If we expect that the AggregationElement was NOT ref()'d by the netcdf, then NCMLParser will deref() it after handleEnd() which will cause it's dtor to be invoked, dereffing all the elements of the dataset vector and clearing it out.


1.2.1 Exceptions

AggregationElement must throw a BESSyntaxUserError (Parse error):

  • if any unhandled attributes are specified so the user knows we cannot handle them yet
  • if the aggregation type is anything other than "union"
  • if a <scan> element is specified within the aggregation
  • if a second aggregation element is specified in the currently parsed DDS

1.3 Changes to Existing Components

1.3.1 NetcdfElement

  • Must now contain its DDS rather than having a single DDS (actually, a BEPDapResponse containing either a DDS or DataDDS) in the NCMLParser
  • Will contain a single ptr (possibly NULL) to its contained AggregationElement. NULL implies no aggregation at current point in parse.
  • Will need to know if we are doing a data parse or just ddx (das and dds are subsets of this).

1.3.2 NCMLParser

  • Can no longer contain a direct pointer to its BESDapResponse and contained DDS (or DataDDS)
  • Instead will contain a single owning pointer to the top level <netcdf> element, with its newly contained BESDapRessponse being the "top-level" response of the parse call.
  • Can no longer delete NCMLElement's as it pops them off the ElementStack after calling handleEnd().
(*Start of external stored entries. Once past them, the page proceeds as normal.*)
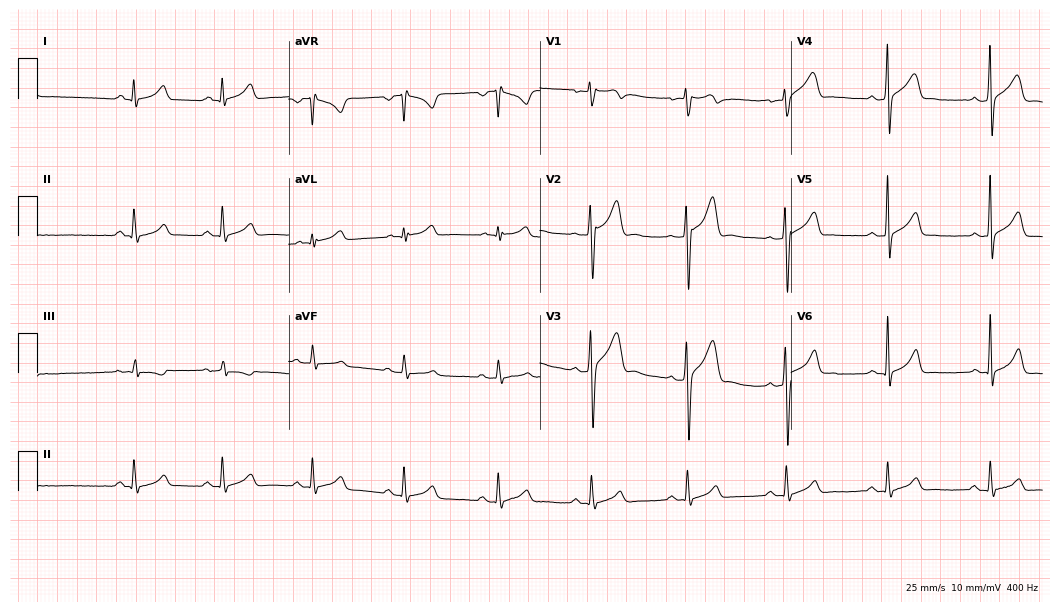
ECG — a 38-year-old male. Screened for six findings — first-degree AV block, right bundle branch block, left bundle branch block, sinus bradycardia, atrial fibrillation, sinus tachycardia — none is recorded.
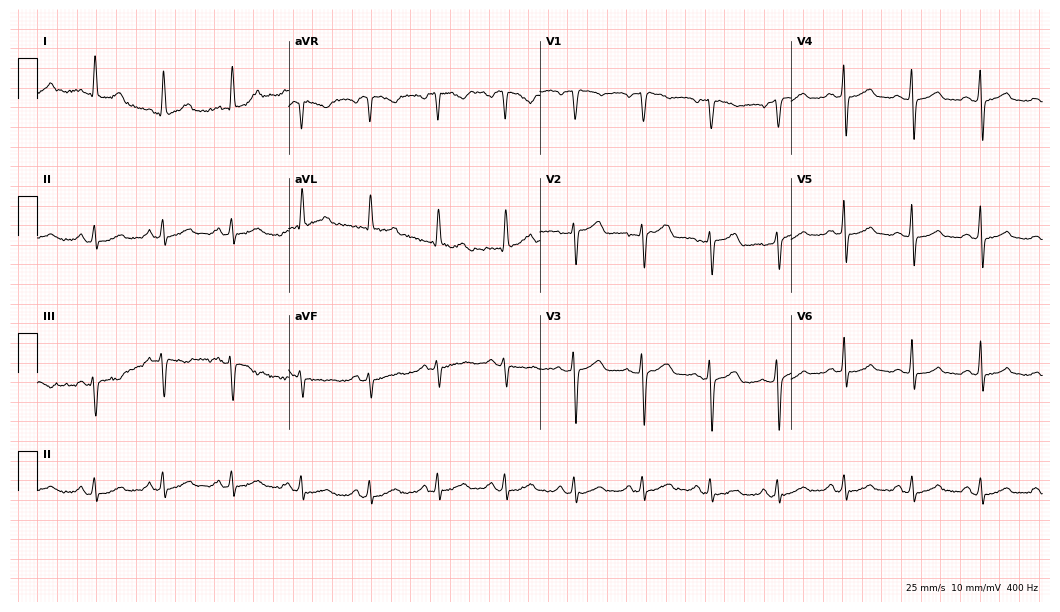
Electrocardiogram (10.2-second recording at 400 Hz), a woman, 57 years old. Overall reading on record: normal ECG.
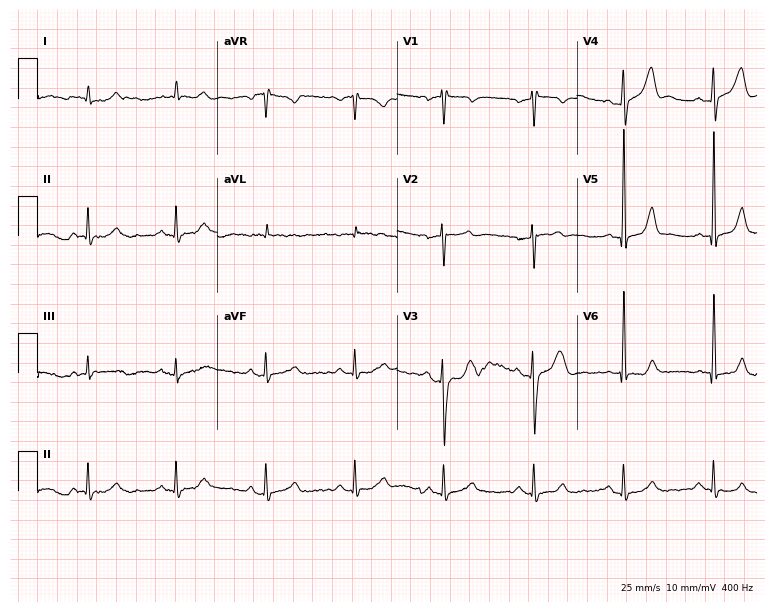
12-lead ECG from a male patient, 48 years old. Labelled as a normal ECG.

Instead, it will need to:
    • ref() some reference counting mechanism on NCMLElement when it pushes it onto the ElementStack.
    • deref() some reference counting mechanism when it pops them off the ElementStack after handleEnd() is called
  • Needs to parse <netcdf> elements correctly for nested cases: essentially its current scope BECOMES the nested <netcdf> element when it's encountered, BUT THE ROOT NETCDF ELEMENT IS NOT TOUCHED. We need a way to keep these notions separate.
  • Need a way to get at the "current aggregation element" which would be the AggregationElement member of the CURRENTLY BEING PARSED NETCDF. This needs to work on nesting as well.

Since we will want to destroy the root NetcdfElement after the parse call, but return it's BESDapResponse without its dtor killing it, we need to make sure we use an auto_ptr or soemthing for the BESDapResponse so if we return it it's null'ed and not deleted, but if we exception or if it's not released() it gets destroyed (which will be the case for the NetcdfElement's that live inside the AggregationElement vector).


1.3.3 NCMLElement

As shown above, we need to add some reference counting or equivalent smart pointer system on NCMLElement in order to allow for the two cases:

  • Some elements are meant to be destroyed immediately when they are closed and popped off the NCMLParser ElementStack.
  • Some elements are contained within other elements, in particular NetcdfElement's are contained in AggregationElement, and need to remain until the aggregation operation has been completed.

We need to decide between :

  • Using some sort of template smart pointer wrapper for NCMLElement that adds strong ref counting and smart deletion when the strong reference count hits 0.
  • Incorporating the ref counting into NCMLElement or a superclass of it, like OpenInventor used to do.